Our new campaign just landed

Get your things. You’ve got two minutes to leave. Stop crying. There’s nothing you can do. Tell your kids to stop screaming. Say goodbye to your home. It’s gone.

It’s not the kind of sentiment most people expect from Oxfam. But then, land is not the kind of subject that gets the majority of people fired up. And that means some investors are getting away with land grabs, leaving people around the world hungry and homeless.

We were briefed to come up with a campaign that would not just get people fired up about land grabs, but would get them to act and tell the World Bank to put its investments in big land deals on hold. So instead of leading on land, we decided to lead on people by turning the tables on our audience.

In the end, the spark of inspiration came from a rough and ready documentary, not in the public domain at that point. It included fairly shocking footage of land grabs in progress. While the nuts and bolts of the issue were intellectually interesting, what actually hit home was footage of people who had just been turfed off their land. As they walked along the roadside with their families and all the belongings they could carry in tow, it was clear that these small-scale farmers had literally lost everything in an instant. The testimonies of people affected were extremely raw. Some spoke of losing their land as being like losing a child. They were grieving, angry, inconsolable – exactly like we would be if someone came and took our home away. You can now watch an edited and abridged version of the documentary on YouTube. 

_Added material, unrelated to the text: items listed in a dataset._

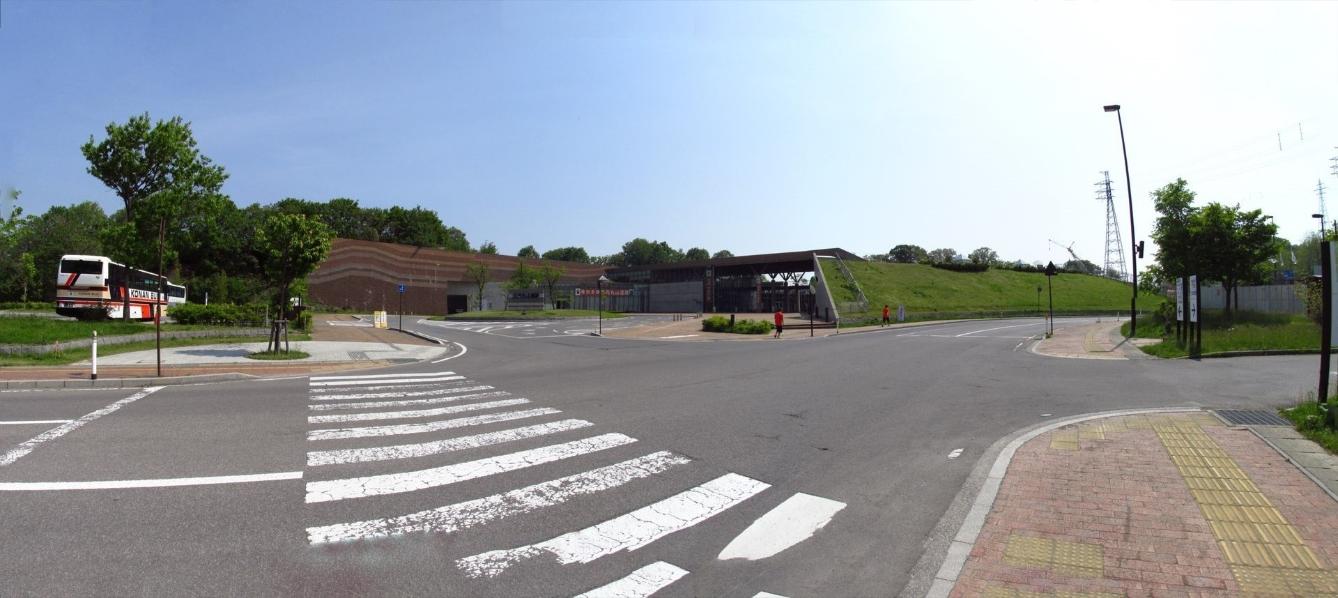 日本国、青森県、三内丸山遺跡、Sannai Maruyama ruins、縄文、Jomon、観光施設、Museum
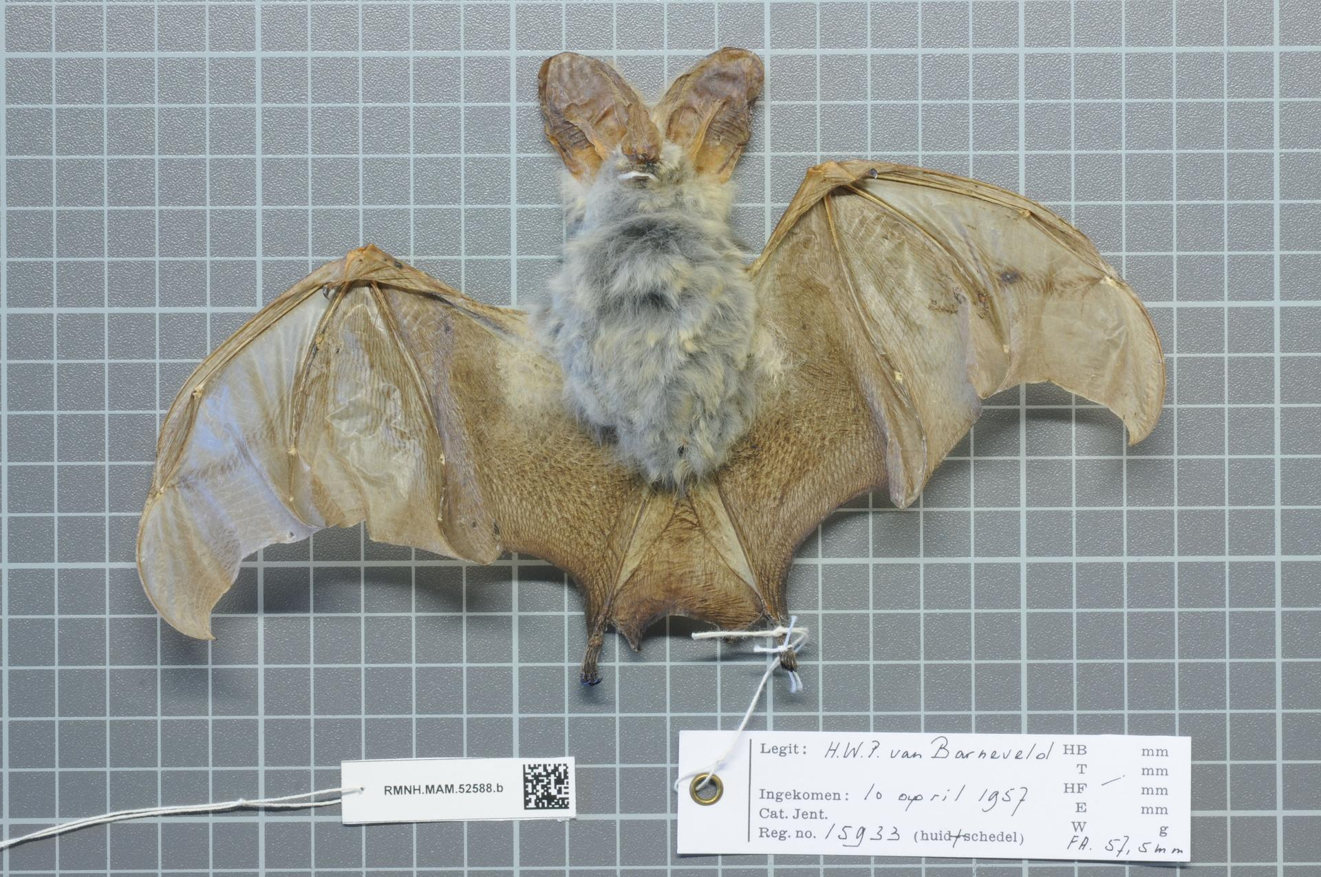 Lavia frons
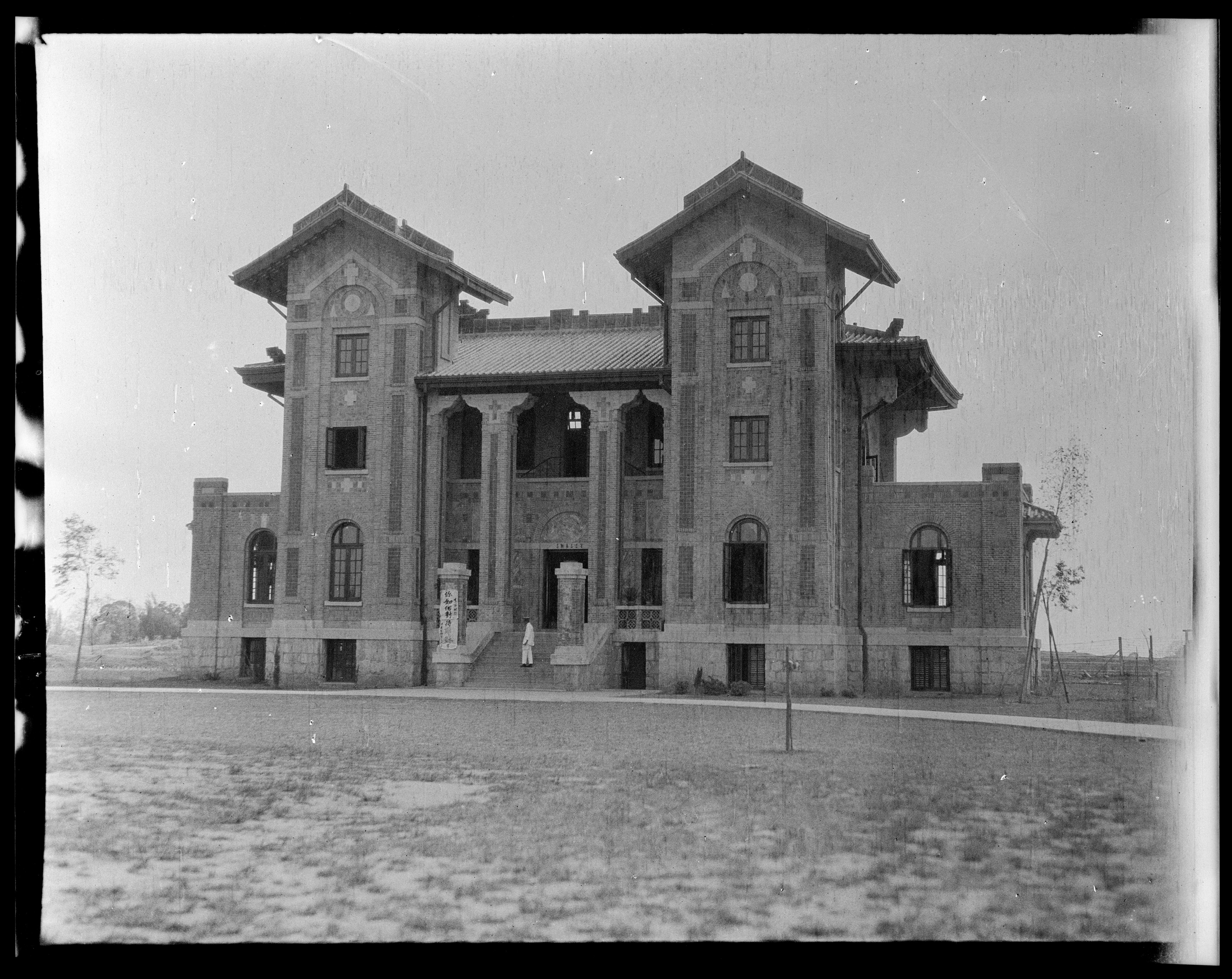 廣州私立嶺南大學懷士堂
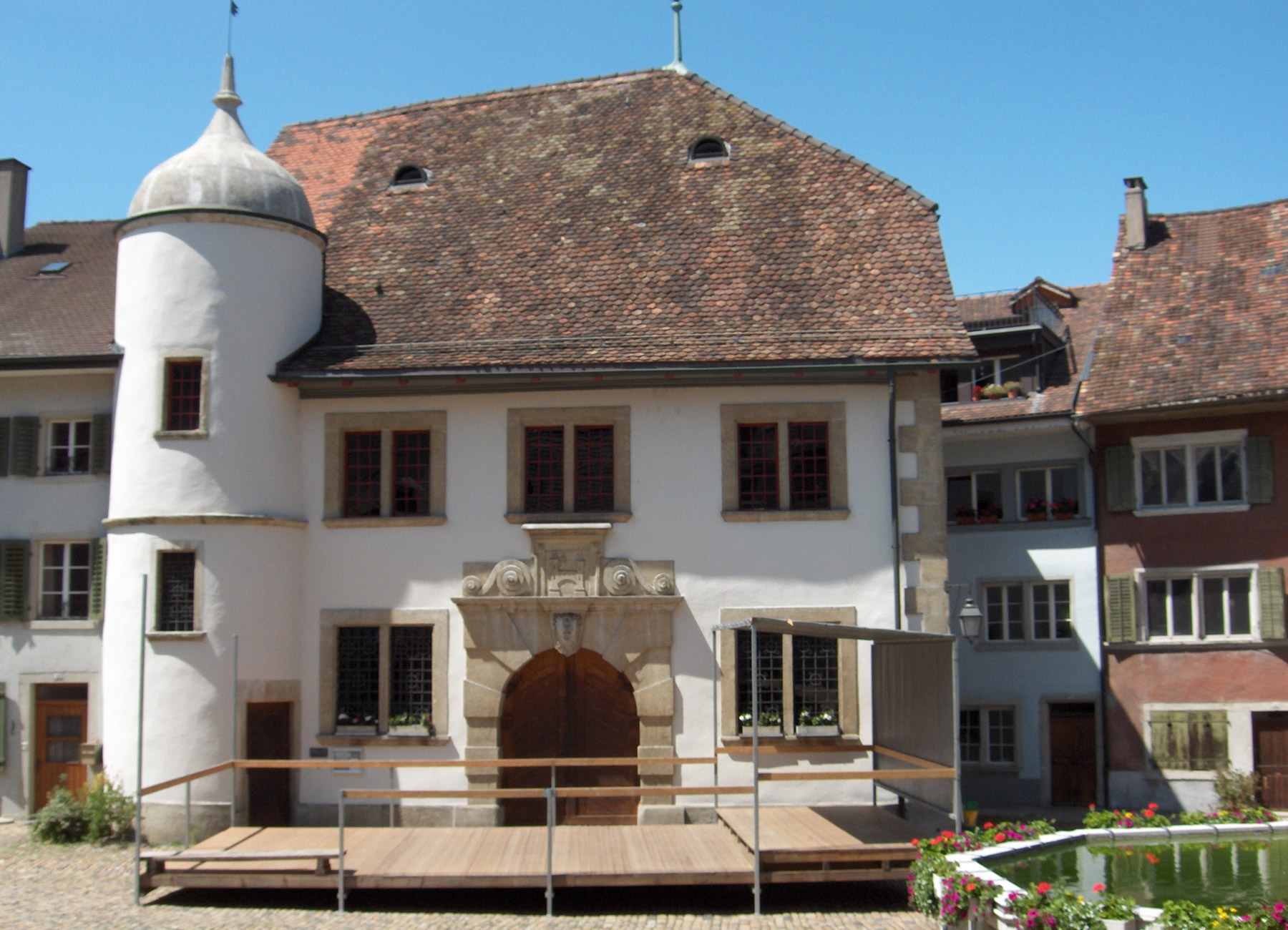 Brugg: Ehemaliges Zeughaus Fotografiert durch Voyager, 28. Juni 2006 Brugg: Former arsenal Photo taken by Voyager, 28 June 2006
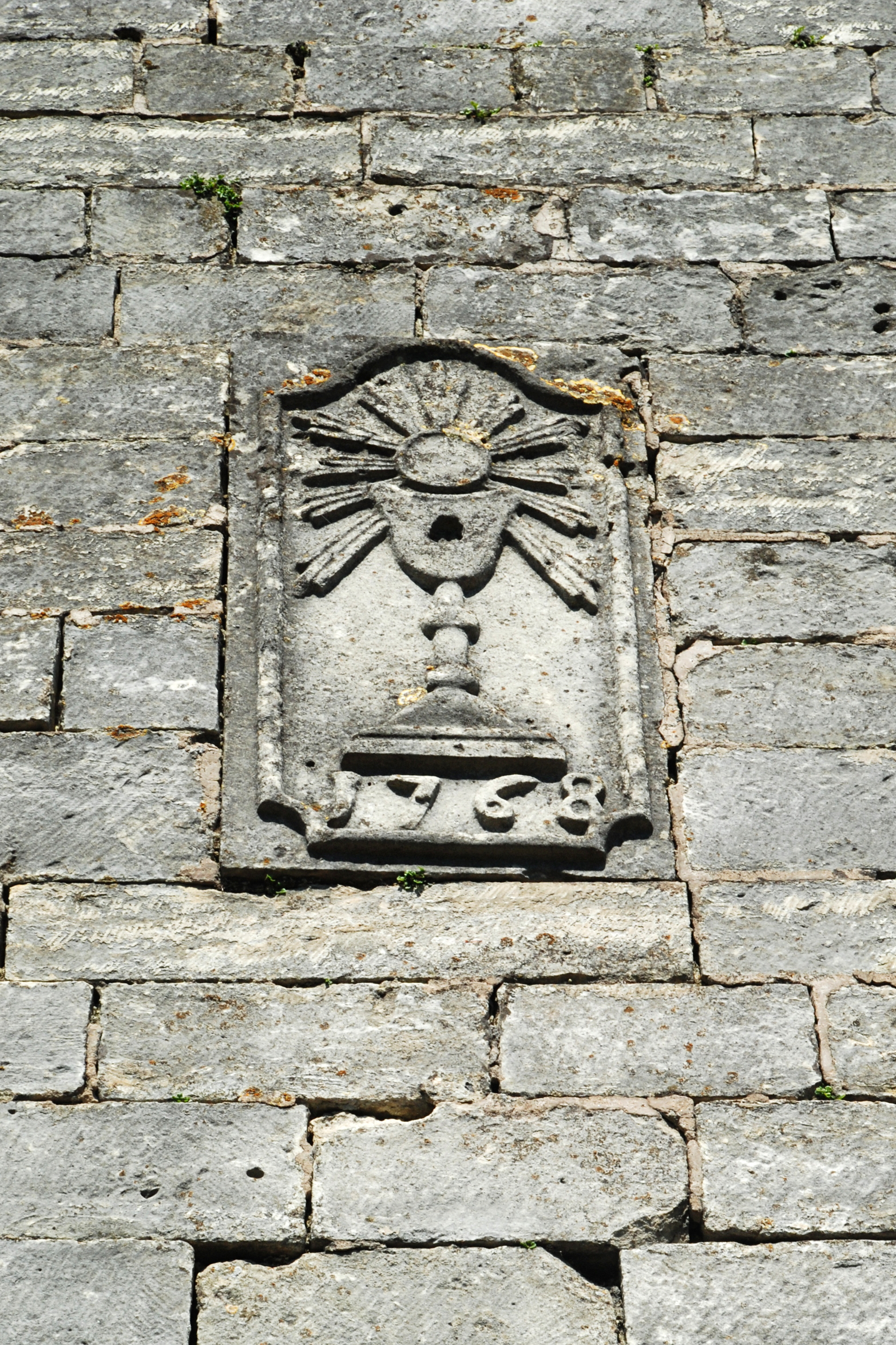 Belgique - Brabant wallon - Jodoigne - Saint-Remy-Geest - Église Saint-Remy
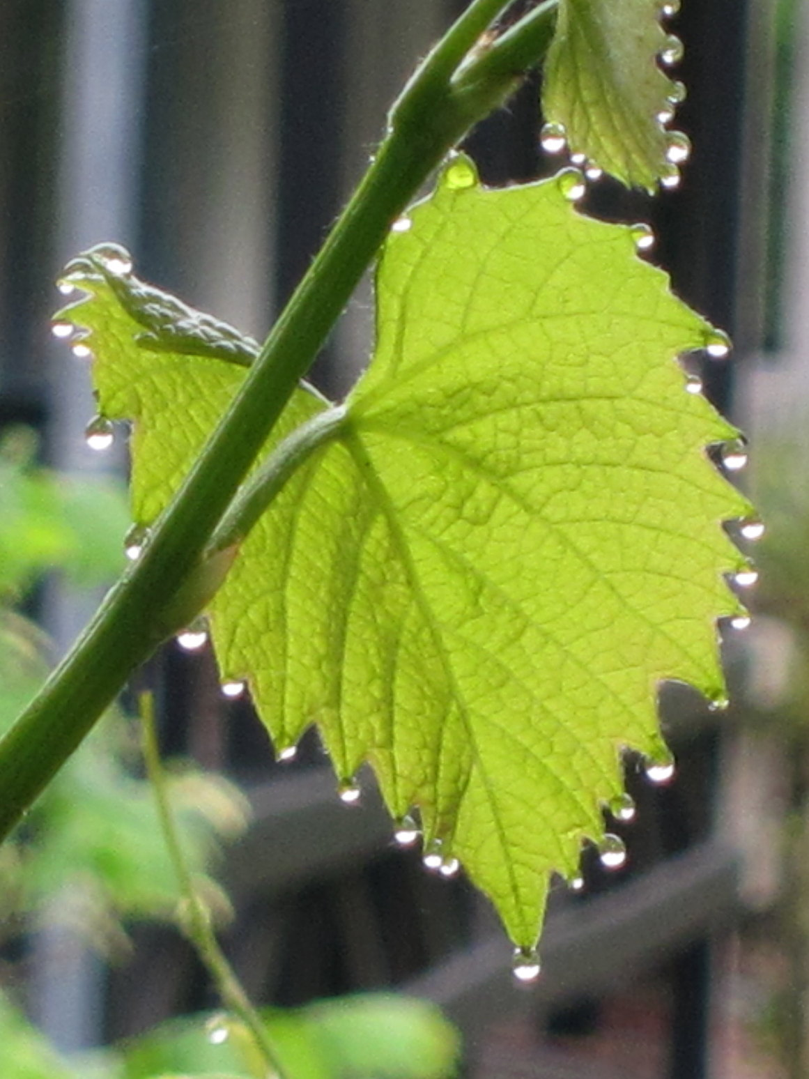 Weinblatt mit Tautropfen, München, RH-Südseite
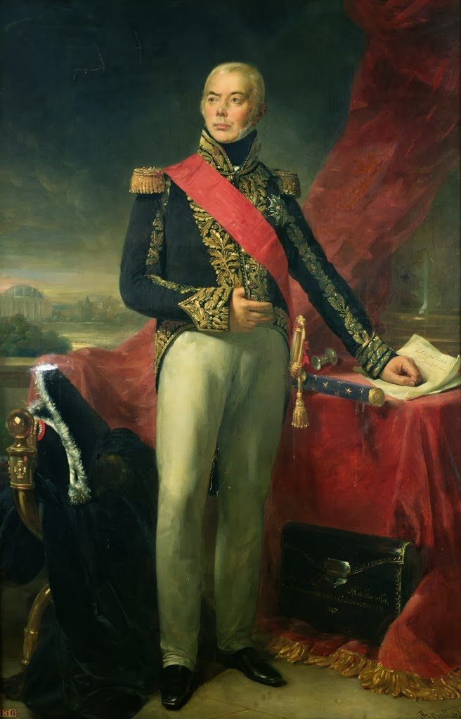 Maréchal de l'Empire en 1809, grand chancelier de la Légion d'Honneur de 1815 à 1831, représenté devant une vue de l'Hôtel de Slam, Grande-chancellerie de la Légion d'Honneur
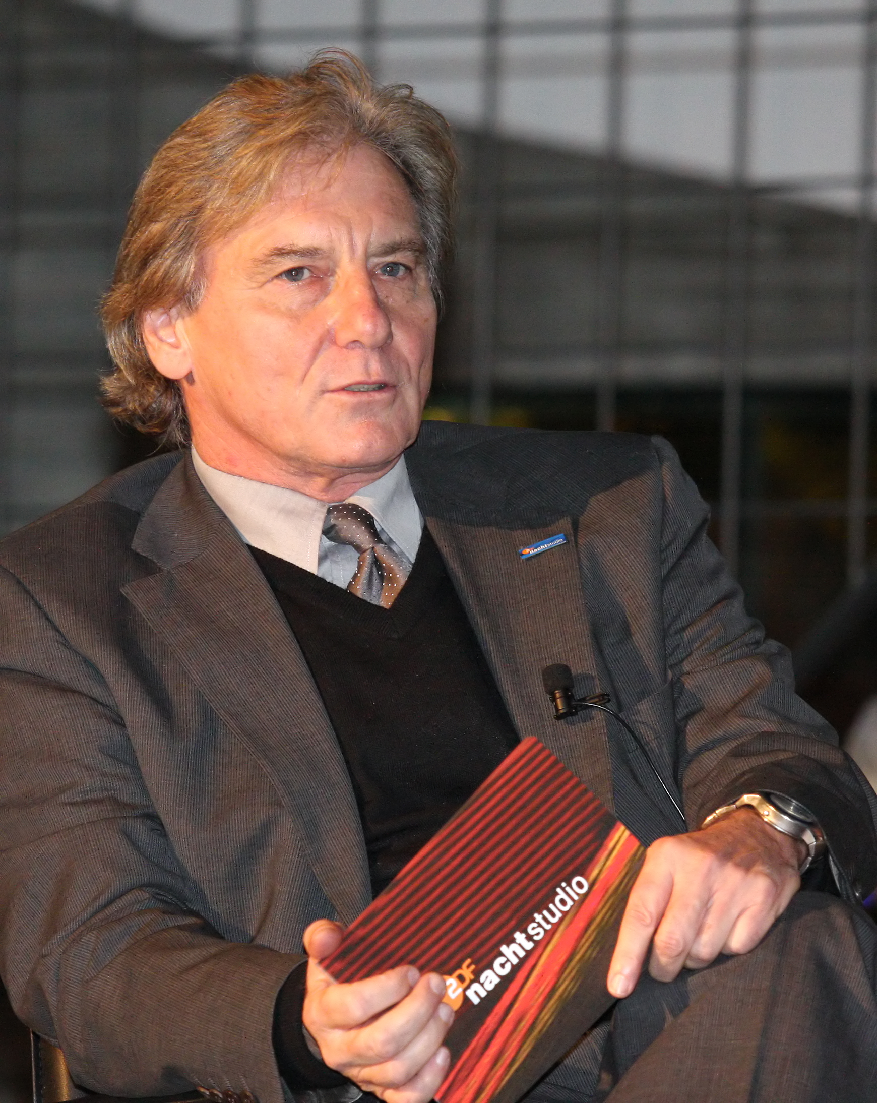 Volker Panzer, deutscher Journalist, Podiumsdiskussion zum Thema „Evolution des Wissens“ anlässlich der Verleihung der Zedler-Medaille 2009 im Senckenberg-Museum in Frankfurt am Main.

After watching the documentary, the approach for our campaign was immediately obvious. The result, the Get Out campaign, challenged the blind eye by telling people “If it happened to your family, it would be called an injustice.” It included ads in most major national newspapers, as pictured here. It also featured stunts involving bulldozers and land girls in London, along with emails, action cards and social media activities.

It’s early days but Get Out looks like it’s working. And more importantly, some people also told us the different approach we chose to take made them think a bit differently too. Which was nice.